Author sees world as sacred, mysterious

Reviewed By Jenny Martin
Sunday, May 1, 2016

If Flannery O’Connor’s “South” was “Christ-haunted,” then acclaimed writer Marilynne Robinson’s new book of essays, “The Givenness of Things,” might be said to be similarly haunted.

But Christ isn’t the only spirit in that house. The pages are visited by a host of others, including William James, Jonathan Edwards, John Locke, William Shakespeare and, perhaps most predominantly, John Calvin, which makes sense, because she is a Protestant. She describes herself as having an “arch-Protestant” mind. “No other tradition interests or attracts me,” she writes.

Yet Robinson is no dogmatist. Her religious and intellectual heritage determine the content of this collection, but in a way that tends to widen, rather than narrow, the conversation. Her lack of dogmatism seems to spring from a view of Providence that is connected closely with the arbitrariness of the given — that is, what we creatures of free will find ourselves unable to choose.

Indeed, her embrace of this limitation undergirds her belief that our proper posture toward God and the complexities of the world is one of reverence and awe. “Touch a limit of your understanding,” she writes in the essay “Decline,” “and it falls away, to reveal mystery upon mystery.”

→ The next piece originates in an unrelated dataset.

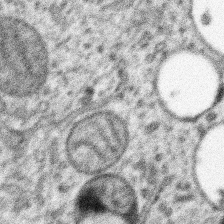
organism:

Robinson’s essays laudably exhibit a high degree of biblical literacy. She inhabits the language of the Scriptures as her own home. Her Protestant background does, however, color her reading of the Bible and the history of its interpretation, which might belie a slight anti-Catholic bias.

The essay “Reformation,” for instance, connects the history of the Protestant Reformation to the rise of the vernacular and the broad dissemination of culture. She praises translators such as William Tyndale for making the Bible accessible to the average person — surely a good thing. But Robinson suggests that making the Scriptures plainer necessarily entails sloughing off intellectually elitist “interpretive strategies … that were traditionally applied to the reading of it.”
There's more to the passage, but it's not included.